110% high yellows hun dont think sparkle is a hypo either as with hypos we have found the bands break in to very few spots  
She still has quite a few


----------



## freekygeeky (May 25, 2007)

Faith said:


> 110% high yellows hun dont think sparkle is a hypo either as with hypos we have found the bands break in to very few spots
> She still has quite a few



thankyou!! 
dont mind either way - all stunning


----------



## benjrobinson (Feb 22, 2007)

I can guarentee these arent mack snows due to their parents. And i wouldnt say their patterning points towards hypo in any way. 
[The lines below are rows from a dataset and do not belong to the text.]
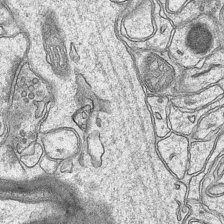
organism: Mouse
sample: CA1 Hippocampus
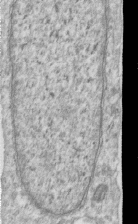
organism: Human
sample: Centriole in RPE cells
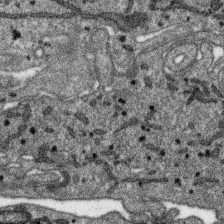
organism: Human
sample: Lung epithelial cells infected with SARS-CoV-2
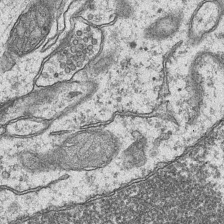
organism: Mouse
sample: CA1 Hippocampus
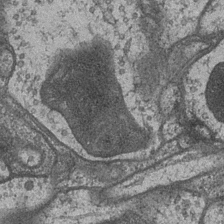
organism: Drosophila
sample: Optic medulla
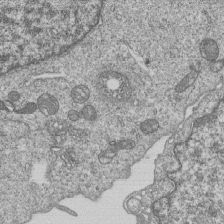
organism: Human
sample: MDA-MB-231 cells
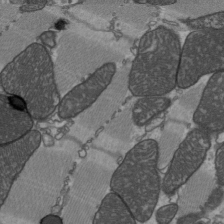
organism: C57BL Mouse
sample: Heart
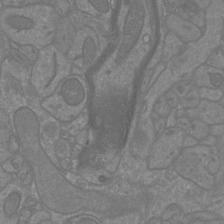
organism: Mouse
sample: Cortical neurons
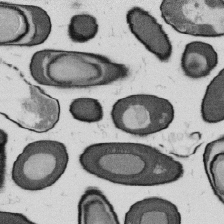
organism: B. subtilis
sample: Bacterial spore
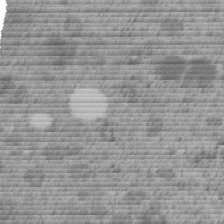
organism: C. elegans
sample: C. elegans embryo early stage
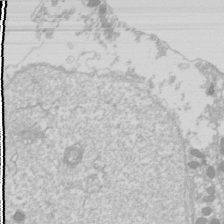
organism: Drosophila
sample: Cell division; meiosis; drosophila spermatocytes
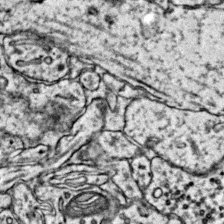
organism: Mouse
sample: Primary visual cortex
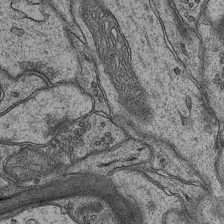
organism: Mouse
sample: CA1 Hippocampus
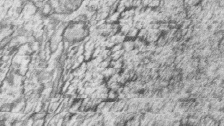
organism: Zebrafish
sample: synaptic ribbons in rod cells and cone cells
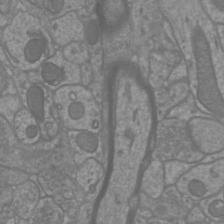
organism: Mouse
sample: Cortical neurons
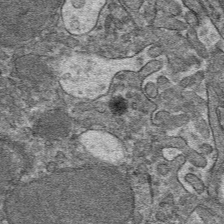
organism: Mouse
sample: Mouse hepatocytes
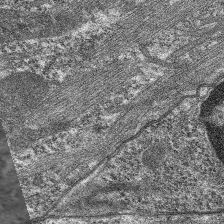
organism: C. elegans
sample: Pharynx
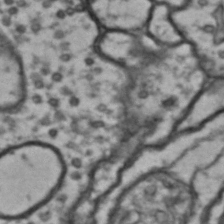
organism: Drosophila
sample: Brain

High yellow quite possibly and yes the one does seem to have particuarly interesting/pretty colouratioin but normal all the same.

Thanks,

Ben


----------



## freekygeeky (May 25, 2007)

sparkle is stunning 


benjrobinson said:


> I can guarentee these arent mack snows due to their parents. And i wouldnt say their patterning points towards hypo in any way.
> 
> High yellow quite possibly and yes the one does seem to have particuarly interesting/pretty colouratioin but normal all the same.
> 
> ...


----------



## snd geckos (Oct 13, 2007)

they do look like high yellows to me , very nice ones too


----------



## BG-Gecko (Nov 12, 2007)

you can never tell but since they're so young there's a good chance sprakle's bands wil totally fade (or at leas fade much more than they have now )  very cute little ones



freekygeeky said:


> me too, and thankyou!!!
> why so different. ?
> are the bands goign to go from sparkle or?


----------



## freekygeeky (May 25, 2007)

snd geckos said:


> they do look like high yellows to me , very nice ones too





BG-Gecko said:


> you can never tell but since they're so young there's a good chance sprakle's bands wil totally fade (or at leas fade much more than they have now )  very cute little ones


thank you you two


----------



## Young_Gun (Jan 6, 2007)

Nice normalz


----------



## eeji (Feb 22, 2006)

[thread hijack] I'm still learning leo morphs, is high yellow a selectively bred trait? [/thread hijack]


----------



## BG-Gecko (Nov 12, 2007)

yes it is


----------



## freekygeeky (May 25, 2007)

Young_Gun said:


> Nice normalz


thanky



eeji said:


> [thread hijack] I'm still learning leo morphs, is high yellow a selectively bred trait? [/thread hijack]



yup


----------